Through his work as a salesman for a candy company in Boston, he met a girl — Maggie, a D.C. native to whom he will have been married 69 years on June 25. He was transferred to her hometown, where their son and three daughters were born, and then, in 1966, to Kansas City, a move he calls “the best thing that ever happened to me.”

What’s always fascinated me about D-Day is the improbability of it all, and the fact that a day on which so much went horribly wrong led, less than a year later, to a victory so complete that even the expected guerrilla campaign of Nazi dead-enders never happened.

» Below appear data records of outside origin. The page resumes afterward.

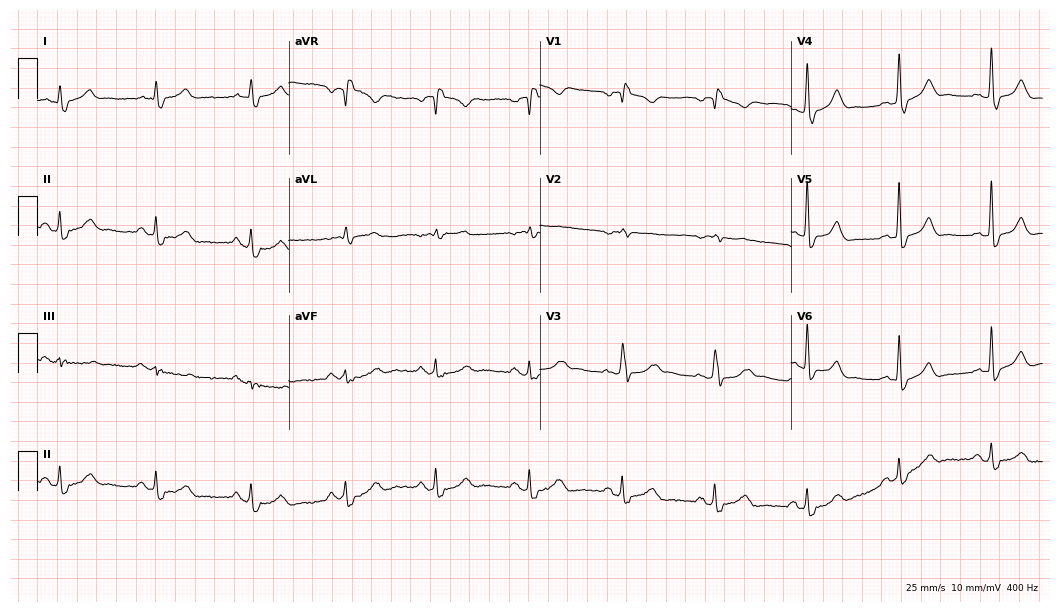
12-lead ECG from a male, 80 years old (10.2-second recording at 400 Hz). No first-degree AV block, right bundle branch block, left bundle branch block, sinus bradycardia, atrial fibrillation or sinus tachycardia recorded for this tracing.
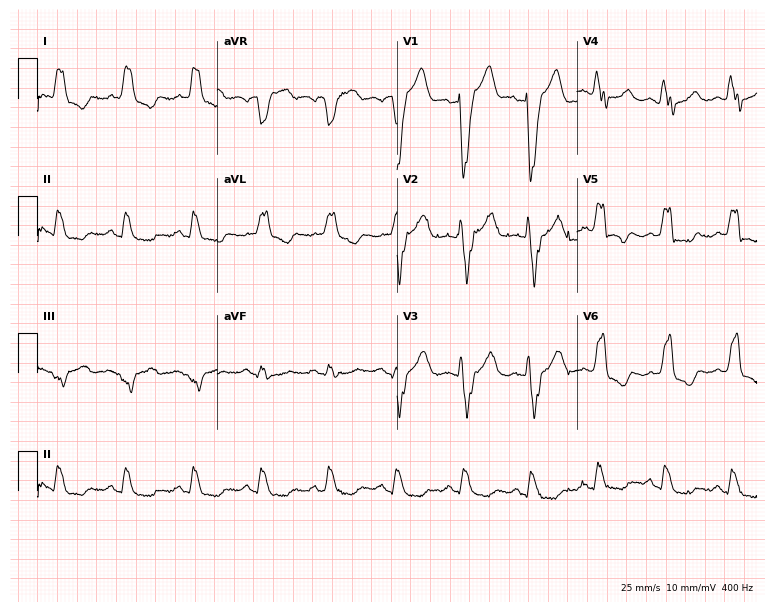
12-lead ECG from a male, 73 years old. Shows left bundle branch block (LBBB).
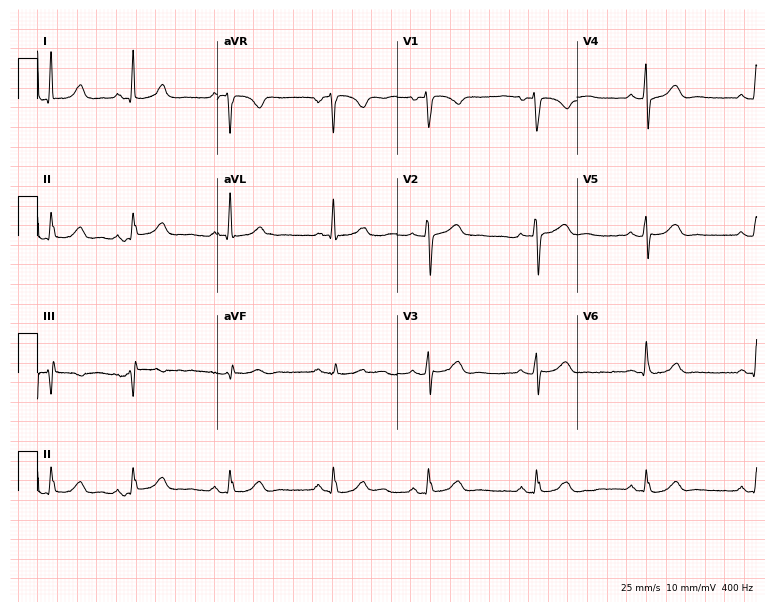
Resting 12-lead electrocardiogram (7.3-second recording at 400 Hz). Patient: a 40-year-old female. None of these six findings is recorded: first-degree AV block, right bundle branch block, left bundle branch block, sinus bradycardia, atrial fibrillation, sinus tachycardia.
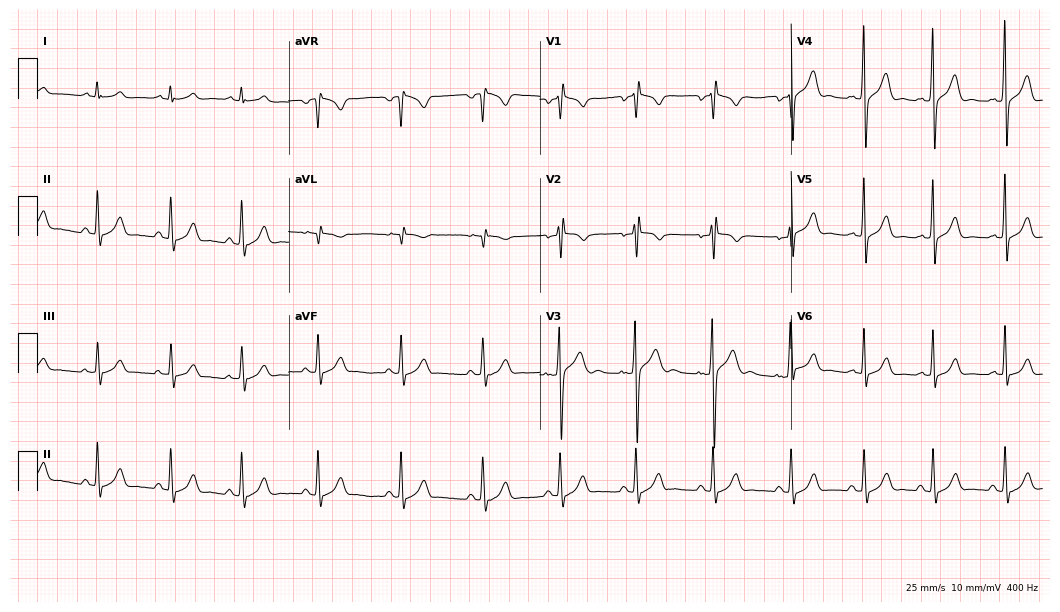
Electrocardiogram (10.2-second recording at 400 Hz), an 18-year-old man. Of the six screened findings (first-degree AV block, right bundle branch block (RBBB), left bundle branch block (LBBB), sinus bradycardia, atrial fibrillation (AF), sinus tachycardia), none is recorded. Only these six findings were labelled.
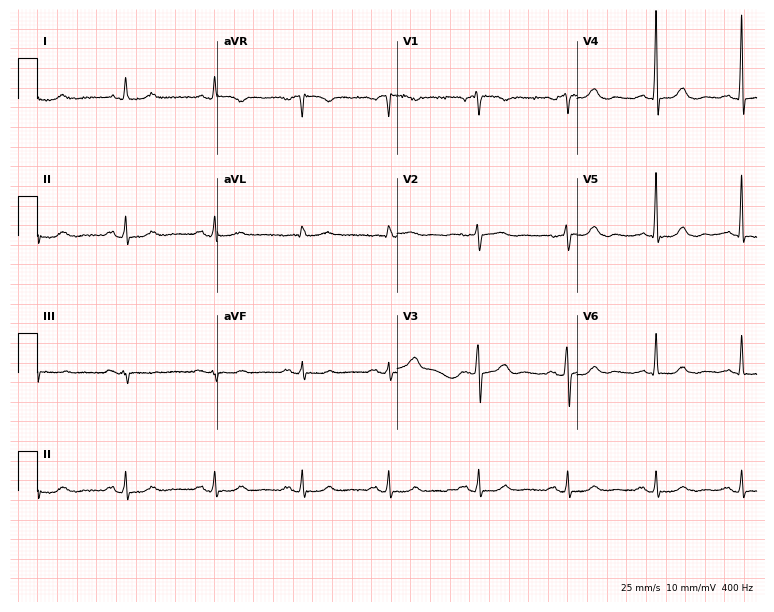
Electrocardiogram, an 84-year-old male patient. Overall reading on record: normal ECG.
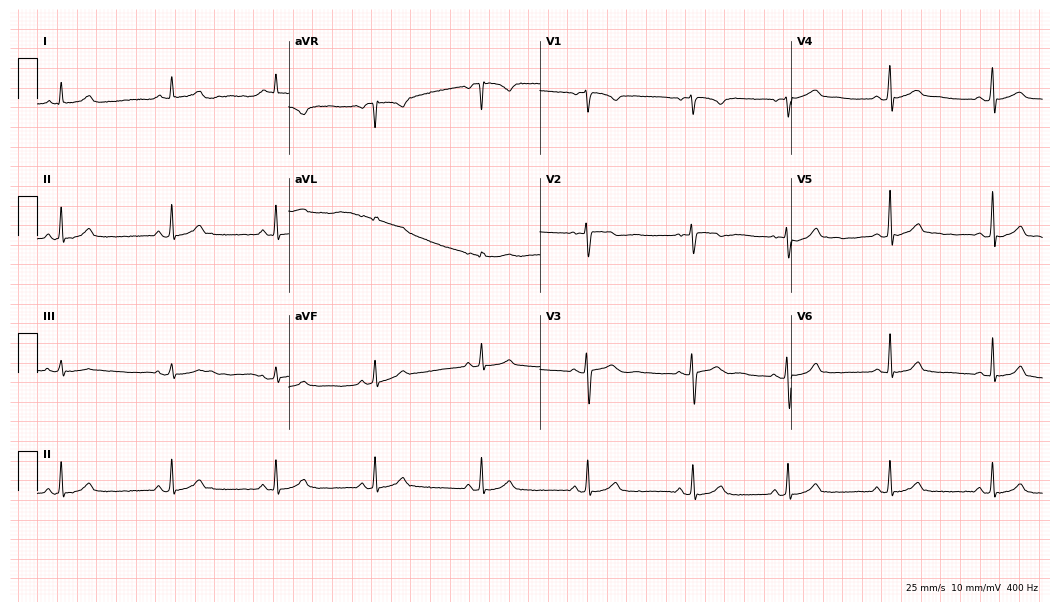
12-lead ECG from a woman, 19 years old. Labelled as a normal ECG.
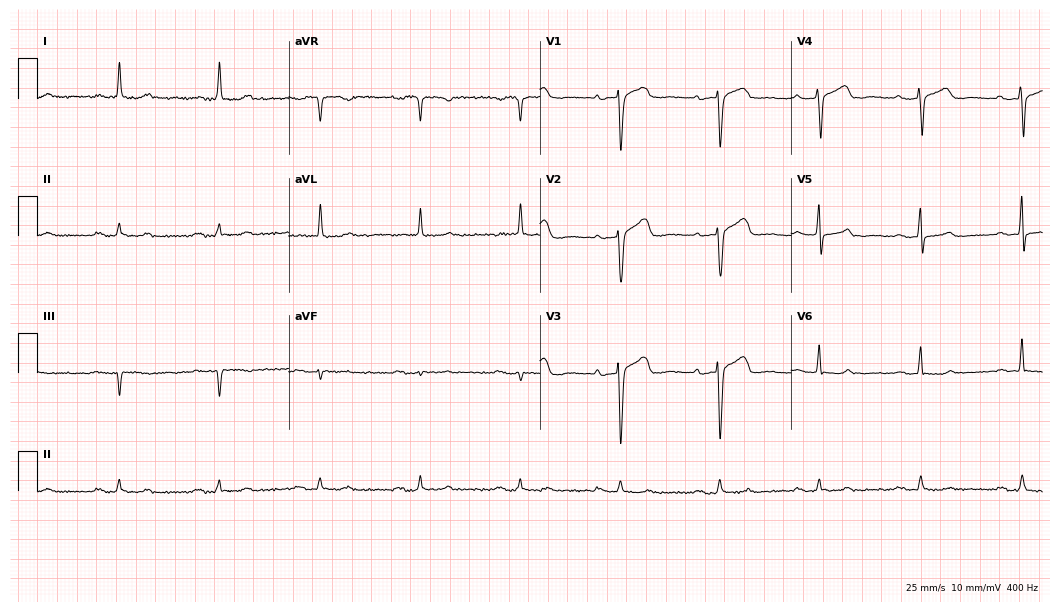
ECG (10.2-second recording at 400 Hz) — a female patient, 84 years old. Labelled as a normal ECG.
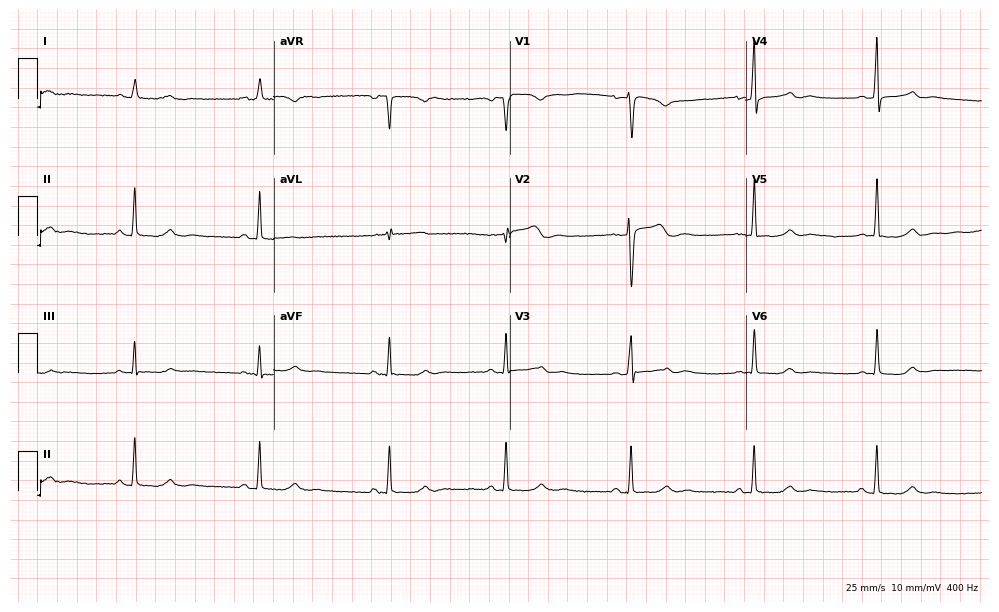
12-lead ECG from a woman, 39 years old (9.6-second recording at 400 Hz). Shows sinus bradycardia (a sinus rate of 50 beats per minute or less).
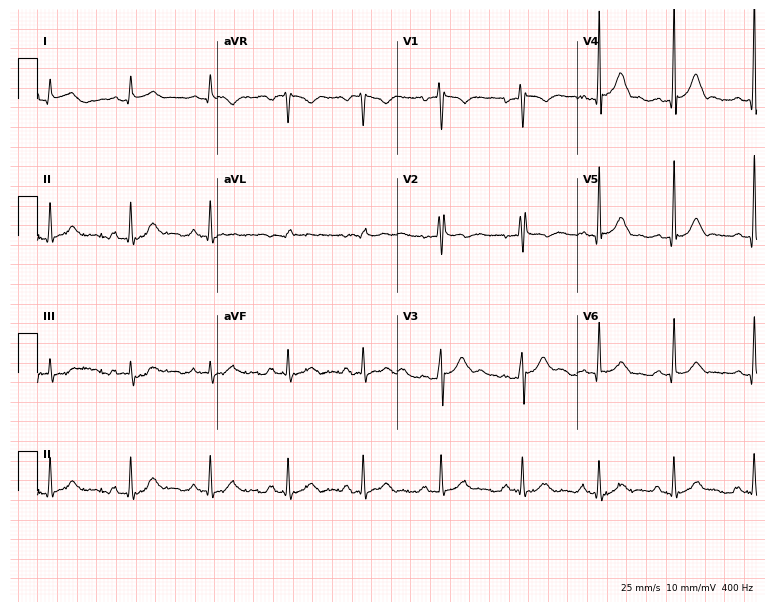
Resting 12-lead electrocardiogram. Patient: a 21-year-old male. None of these six findings is recorded: first-degree AV block, right bundle branch block, left bundle branch block, sinus bradycardia, atrial fibrillation, sinus tachycardia.
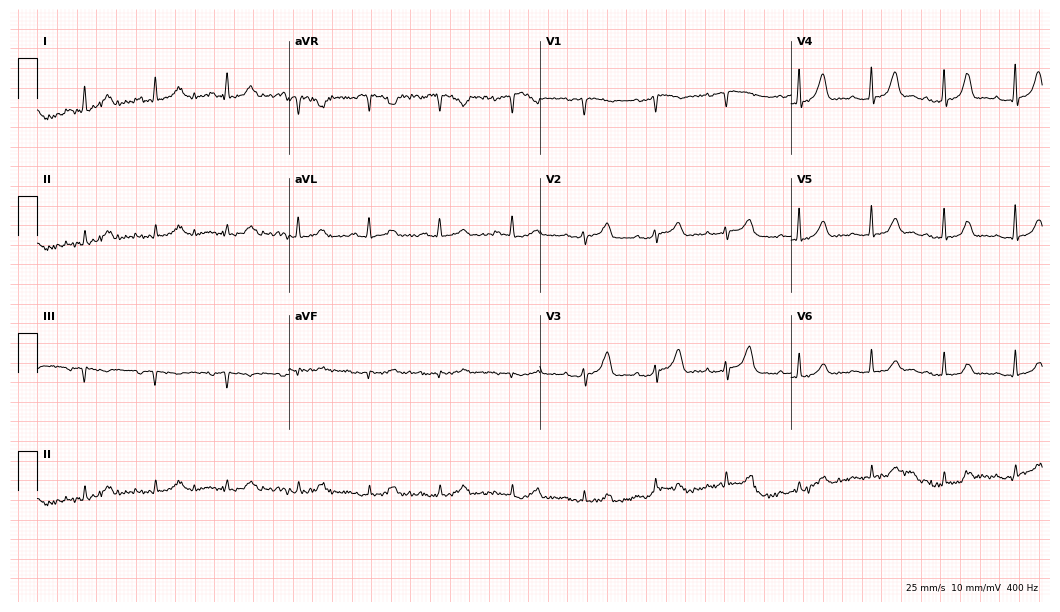
Resting 12-lead electrocardiogram. Patient: an 83-year-old woman. Read as a normal ECG.
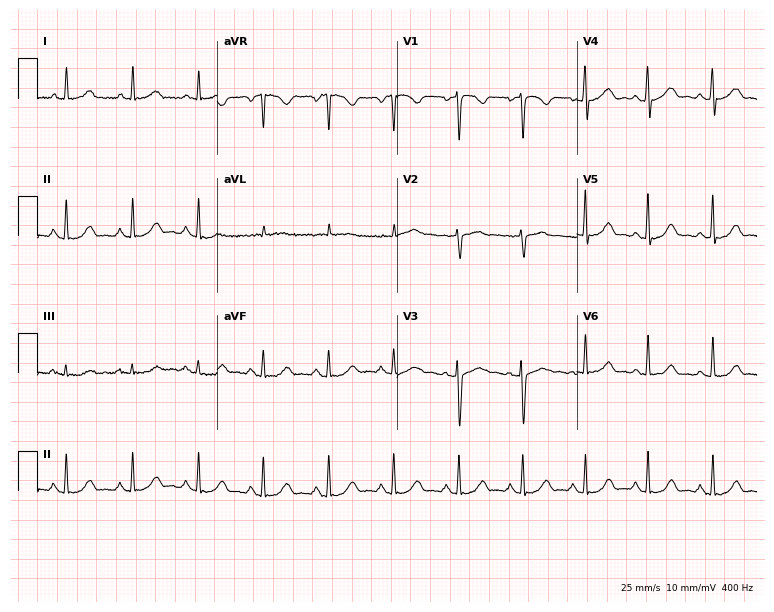
Electrocardiogram, a 37-year-old female patient. Of the six screened findings (first-degree AV block, right bundle branch block (RBBB), left bundle branch block (LBBB), sinus bradycardia, atrial fibrillation (AF), sinus tachycardia), none is recorded.
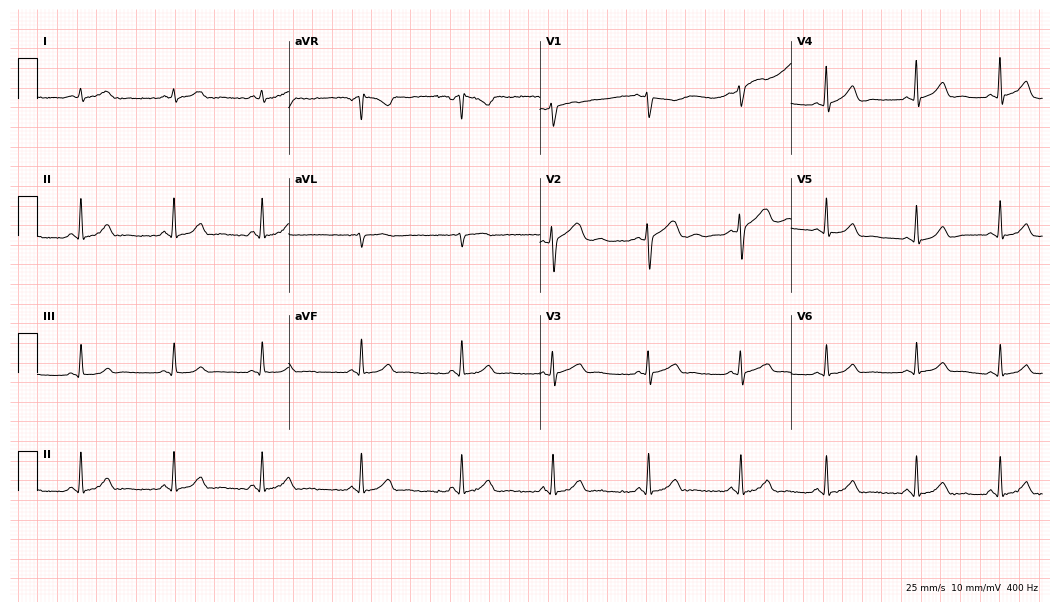
Standard 12-lead ECG recorded from a 21-year-old female patient. Read as a normal ECG.
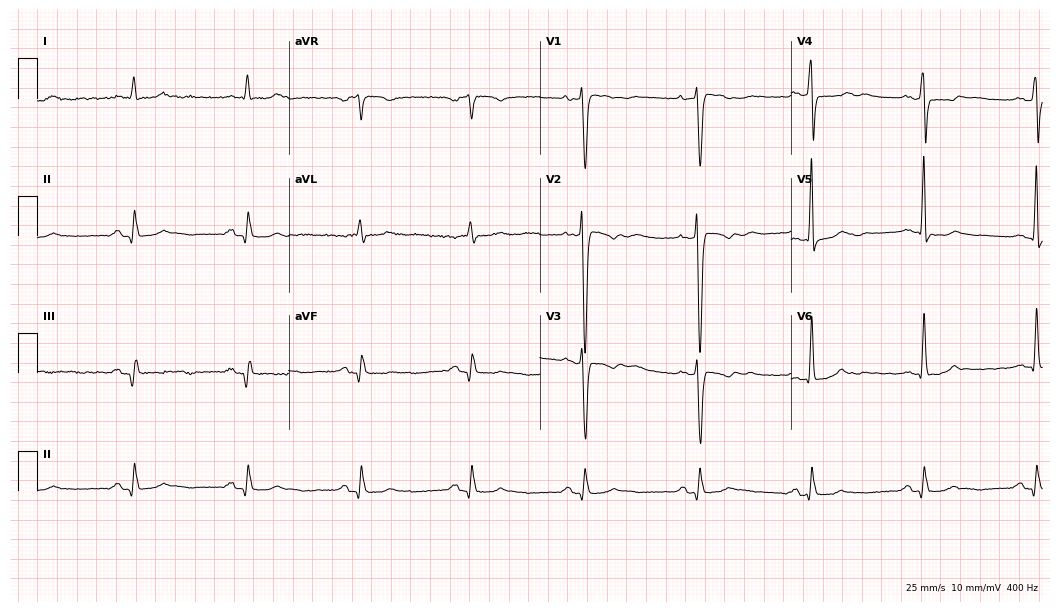
Standard 12-lead ECG recorded from a male, 68 years old (10.2-second recording at 400 Hz). None of these six findings is recorded: first-degree AV block, right bundle branch block, left bundle branch block, sinus bradycardia, atrial fibrillation, sinus tachycardia.
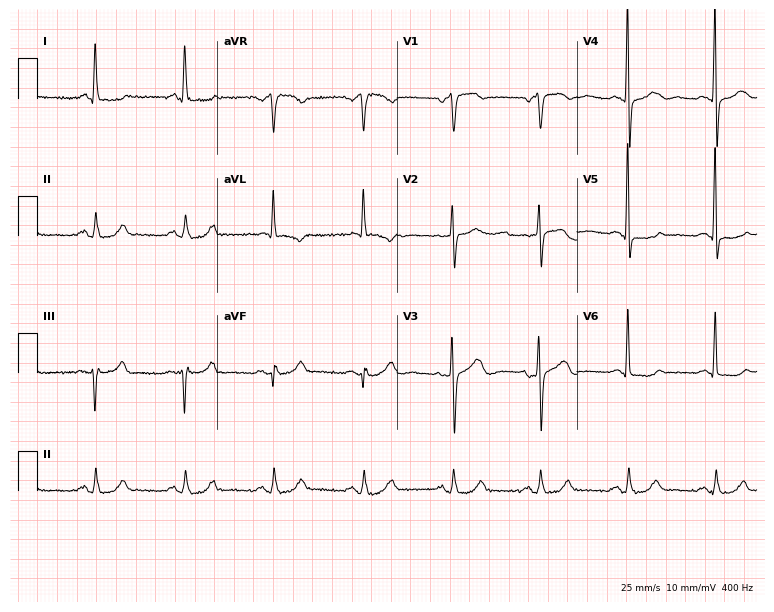
ECG (7.3-second recording at 400 Hz) — a female, 70 years old. Labelled as a normal ECG.
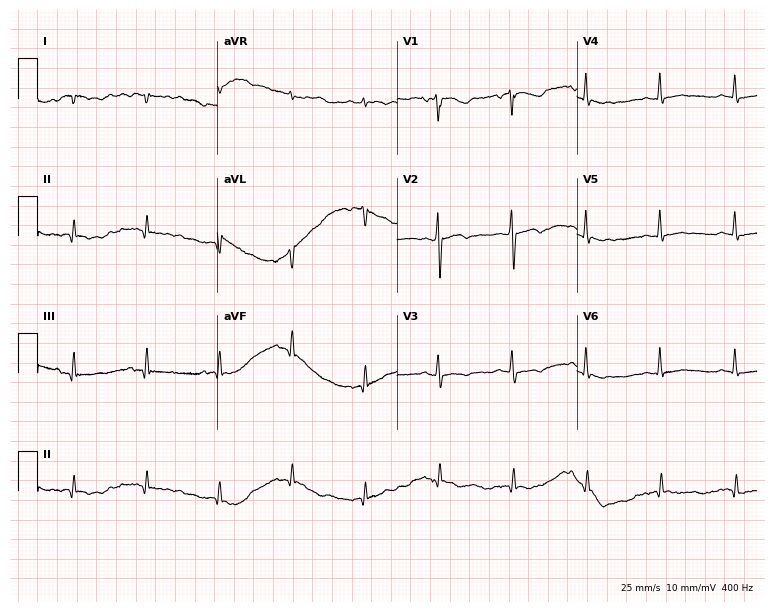
12-lead ECG from a female patient, 52 years old (7.3-second recording at 400 Hz). No first-degree AV block, right bundle branch block, left bundle branch block, sinus bradycardia, atrial fibrillation or sinus tachycardia recorded for this tracing. Only these six findings were labelled.
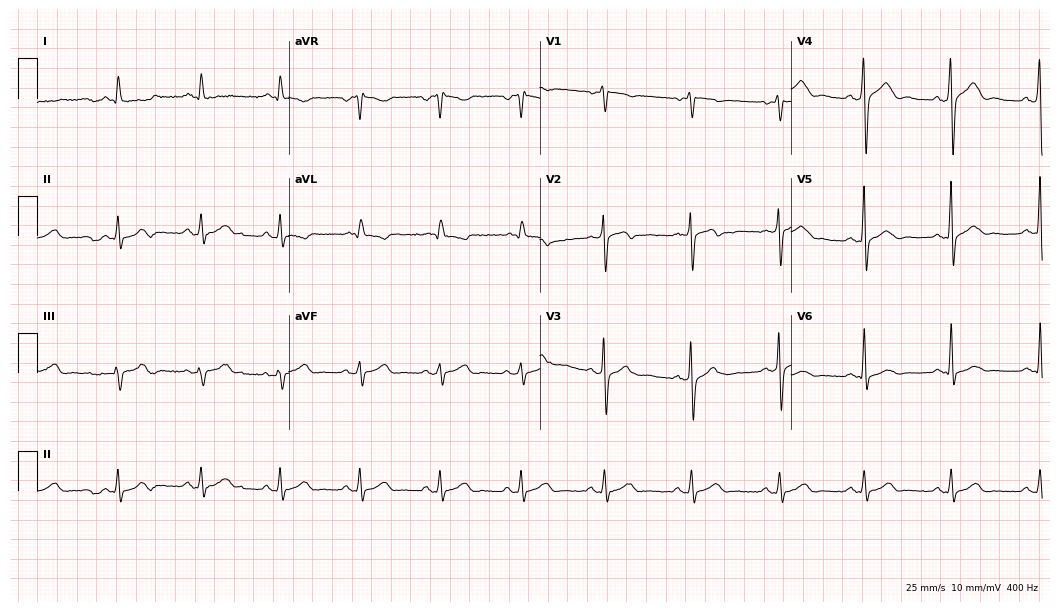
Resting 12-lead electrocardiogram. Patient: a male, 53 years old. None of these six findings is recorded: first-degree AV block, right bundle branch block, left bundle branch block, sinus bradycardia, atrial fibrillation, sinus tachycardia. Other findings, if any, are not listed.

At the Battle of the Bulge, American troops didn’t even have winter clothes, yet here we are, 80 years later, free but also frustratingly oblivious to those whose willingness to be “dead again,” day after day, saved the world from the Nazis and kept our republic alive.

Unlike too many of us, the French of Normandy have not forgotten the 2,500 Americans who never made it home from D-Day, or the grit and grace of those like Bill Casassa, who insists that he’s “just one of the ones who survived.”